DNA accessibility is not the primary determinant of chromatin mediated gene regulation

CHEREJI, RAZVAN V.; PETER R ERIKSSON; JOSEFINA OCAMPO; CLARK, DAVID J.

Cold Spring Harbor

Congreso; Nuclear organization and function; 2018

Cold Spring Harbor

Genomic DNA is packaged into chromatin, which is composed of regularly spaced nucleosomes and folded into higher order structures, limiting DNA accessibility. DNA accessibility is thought to be of major importance in regulating gene expression. Here we test the hypothesis that chromatin compaction decreases DNA accessibility, using a restriction enzyme as a sequence-specific probe of chromatin structure in nuclei and as a proxy for transcription factors. We measured the rate of digestion and the final fraction of accessible DNA at all genomic AluI sites in haploid budding yeast and mouse liver nuclei. At essentially all AluI sites in all genomic regions, digestion eventually reaches a plateau, beyond which it is completely blocked. The plateau value represents the fraction of cells in which a given AluI site is accessible. The average value for AluI sites in yeast genes is ~25%, indicating that they are accessible in about one in four cells. This value can be explained by an average nucleosome spacing of 165 bp (the yeast repeat length), if digestion is limited to AluI sites located in the linker and just inside the nucleosome, and if the inner core of the nucleosome is completely resistant. Although yeast promoters are strongly nucleosome-depleted, promoter AluI sites are accessible in only about half of the cells, implying the presence of protective non-histone complexes. Mouse hepatocytes exhibit the same features, except that genes are ~32% accessible, consistent with longer nucleosome spacing. Mouse genes are therefore generally more accessible than yeast genes. Surprisingly, the accessibility of mouse genes is largely independent of transcriptional activity, such that active and poised genes have similar average accessibility to inactive genes.

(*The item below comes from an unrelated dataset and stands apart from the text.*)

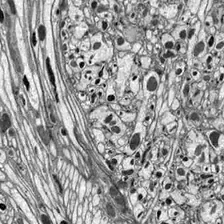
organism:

Heterochromatin is digested more slowly, but its accessibility is similar to that of active genes, indicating that extreme compaction increases the time required to penetrate the structure, but does not affect the fraction of accessible sites. We conclude that DNA accessibility is determined primarily by the average nucleosome spacing, except at active promoters, where other factors are also important. Cell-to-cell heterogeneity in accessibility has major implications for chromatin models of gene regulation: a transcription factor binding site is likely to be blocked in most cells, but not in all cells, in a population, guaranteeing neither activation nor repression.